天真的青山安心了,露出纯真的笑容。他看着自己的阿爹,期待地说:“等妹妹好了,就会去我们家是不是?”
青禾揉一揉儿子的脑袋,微笑地说:“她已经是我们家的阿妹了。青长老答应阿爹了。”
心头一颗大石落地。青山欢呼好半晌,又很快冷静下来,煞有介事地对父亲严肃提议:“既然是我们家的阿妹了,那么她该有个正式的、好听的名字。像‘小丫’那样的可不行!”
“嗯,那就是叫大花吧。”
“什么?!”
看着自家儿子小脸上挂着的“我英明神武的阿爹怎么能想出个如此跌落神坛的名字啊摔”的崩溃小表情,青禾哈哈大笑,心中的淡淡遗憾与阴霾也在逐渐消失。
活死人岂是那样好医治?他只愿若那孩子万一不能活转,至少黄泉之下,她也能与他的小女卿娘相互做个陪伴。
院中研究医药典籍的凰三,听到父子俩天真的对话,唇角勾起一抹高冷的笑。
愚蠢无知的人们啊,只看见老头的花式扎针就接受不了吗?那不过是老头最普通最基础的治疗手法!凰姓一族的内力可变性强,老头换个内力属性便喜欢换套动作秀针技,更恐怖的你们没看到呢!若那孩子不尽早醒来……呵呵。
有些治疗方式,死也别体验才最明智!
春去秋来,时光飞逝。深冬降临到这片陆地。白雪飘落大地,为山林铺上一层寒冷的毛毯,为湖泊凝练出一柄冰雪梳妆镜。

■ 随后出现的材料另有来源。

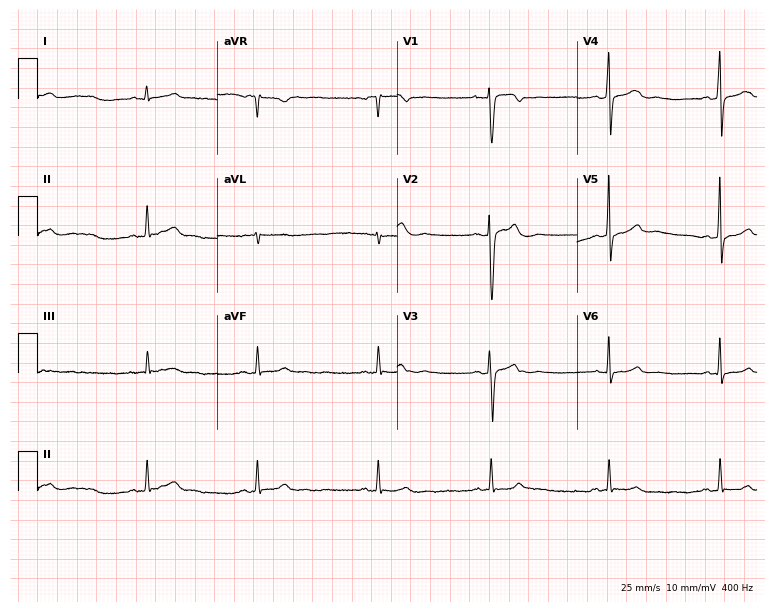
Electrocardiogram (7.3-second recording at 400 Hz), a female, 22 years old. Of the six screened findings (first-degree AV block, right bundle branch block, left bundle branch block, sinus bradycardia, atrial fibrillation, sinus tachycardia), none is recorded. Only these six findings were labelled.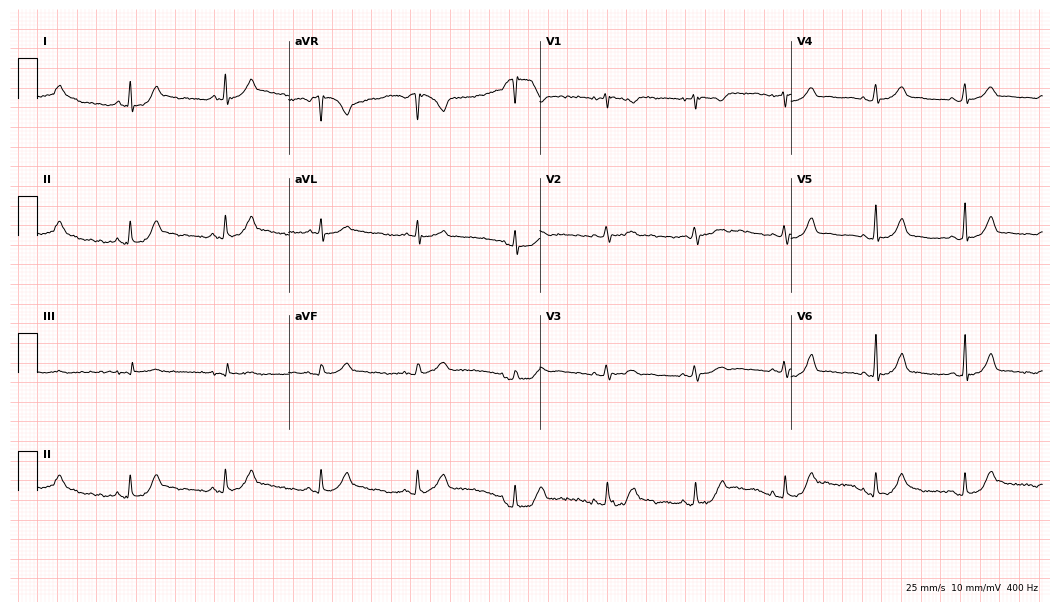
Electrocardiogram (10.2-second recording at 400 Hz), a 57-year-old female patient. Of the six screened findings (first-degree AV block, right bundle branch block, left bundle branch block, sinus bradycardia, atrial fibrillation, sinus tachycardia), none is recorded.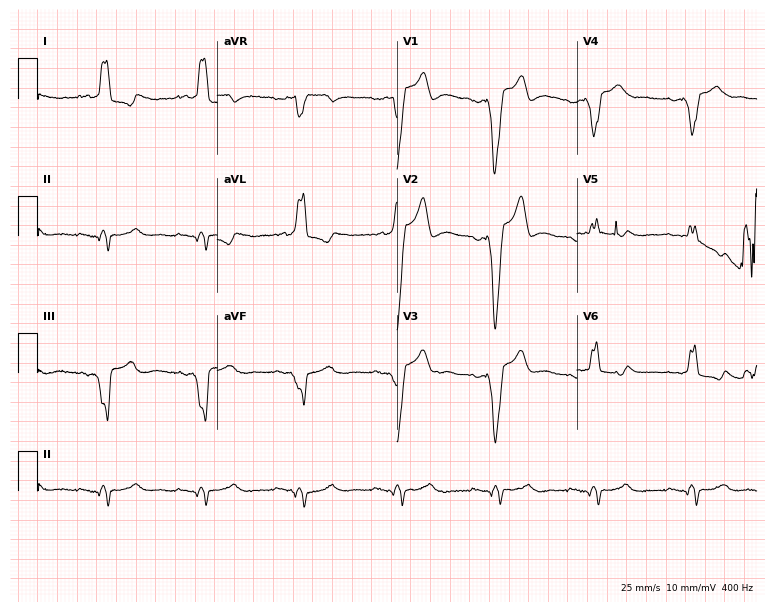
12-lead ECG (7.3-second recording at 400 Hz) from a 68-year-old male patient. Findings include left bundle branch block.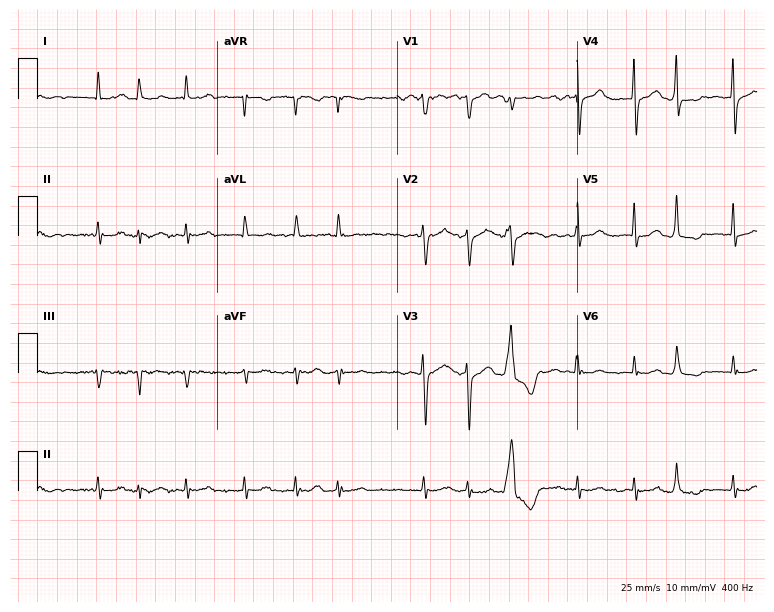
12-lead ECG from a 71-year-old female. Findings include atrial fibrillation.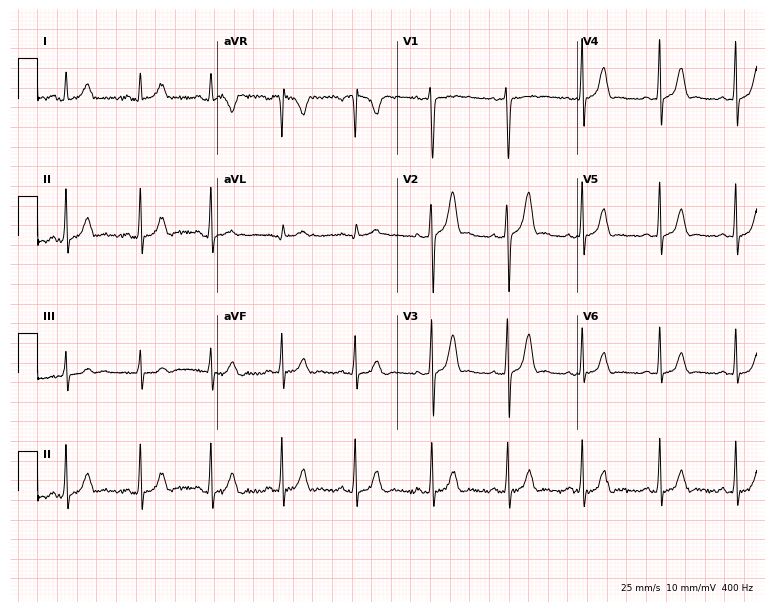
ECG (7.3-second recording at 400 Hz) — a woman, 28 years old. Screened for six findings — first-degree AV block, right bundle branch block (RBBB), left bundle branch block (LBBB), sinus bradycardia, atrial fibrillation (AF), sinus tachycardia — none is recorded. Findings outside these six are not listed.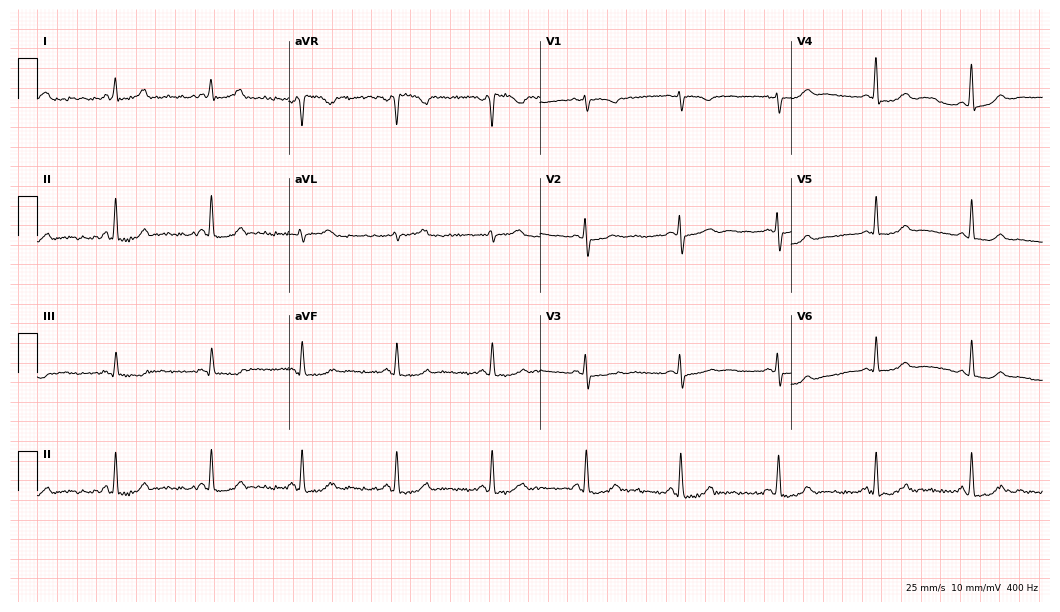
Resting 12-lead electrocardiogram (10.2-second recording at 400 Hz). Patient: a female, 46 years old. Read as a normal ECG.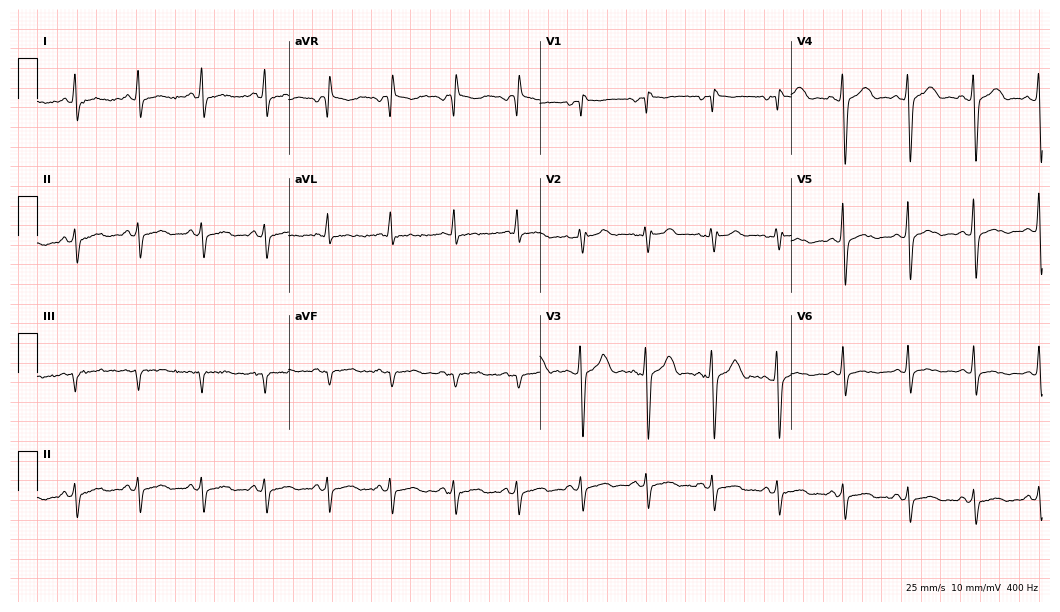
ECG — a 35-year-old male patient. Screened for six findings — first-degree AV block, right bundle branch block, left bundle branch block, sinus bradycardia, atrial fibrillation, sinus tachycardia — none is recorded.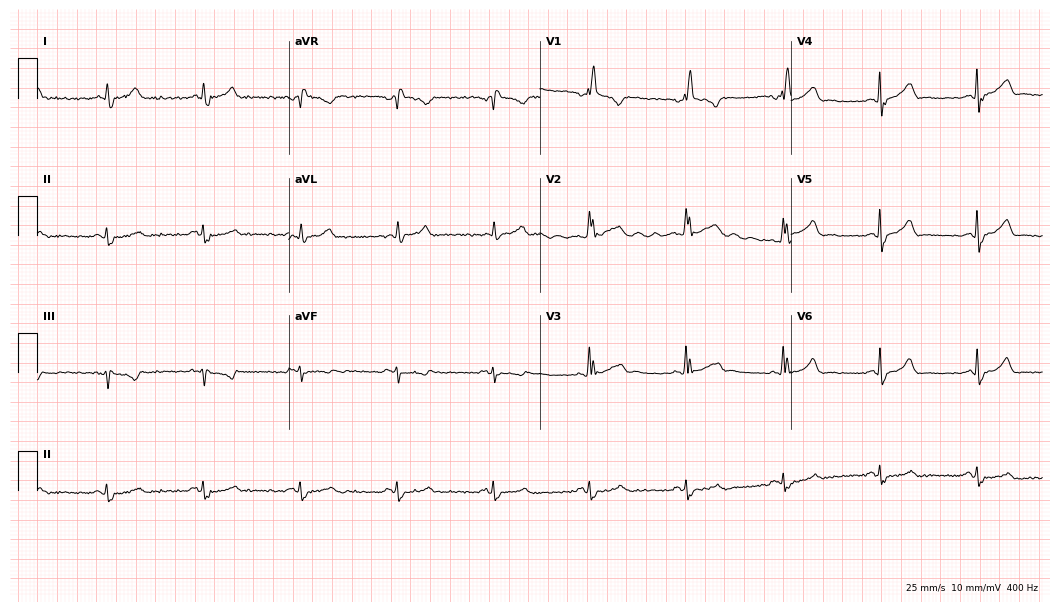
12-lead ECG (10.2-second recording at 400 Hz) from a man, 52 years old. Screened for six findings — first-degree AV block, right bundle branch block (RBBB), left bundle branch block (LBBB), sinus bradycardia, atrial fibrillation (AF), sinus tachycardia — none is recorded.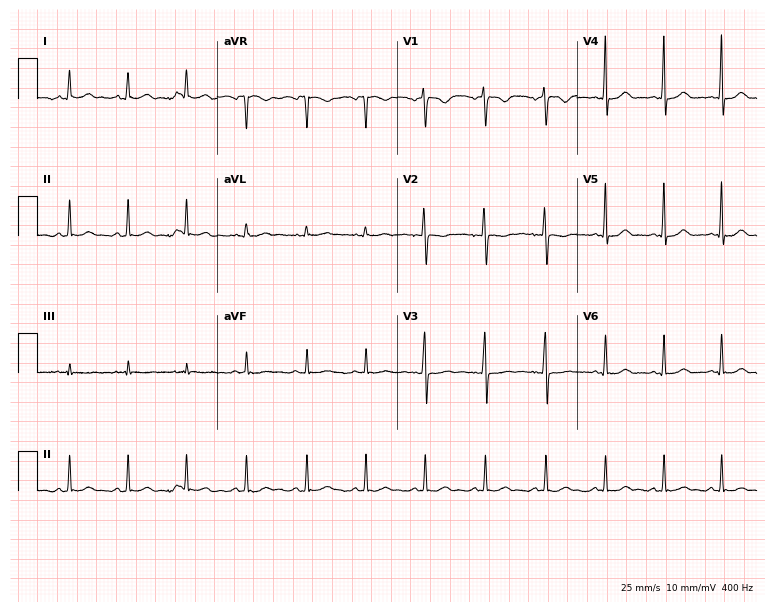
Resting 12-lead electrocardiogram. Patient: a female, 24 years old. None of these six findings is recorded: first-degree AV block, right bundle branch block, left bundle branch block, sinus bradycardia, atrial fibrillation, sinus tachycardia.

这日清早,村庄渐渐苏醒,凰家师徒却已经开始又一日的挽救活死人工程。浴药房里已经忙活大半宿的凰老爷子,忽然中气十足地用内力隔空召唤自家徒弟。
“凰三!凰三!”
药材房里收拣药材的凰三,立刻鼓荡内力回应:“甚事?说!”
“娃娃的药喂了没?”
“早喂了!劳您惦记,她早该饿死了!”
“个混小子!喂了还不赶紧将人抱来?我的浴桶和药材都准备好大半晌,就等泡人!”
凰三翻个白眼,隔三差五泡一回,您也没个通知哪天泡哪天不泡,谁知道您的计划呐!他暗地腹诽着,脚下却已窜进侧屋抱出叶青歌送到浴药房。那份速度和反应,真真训练有素。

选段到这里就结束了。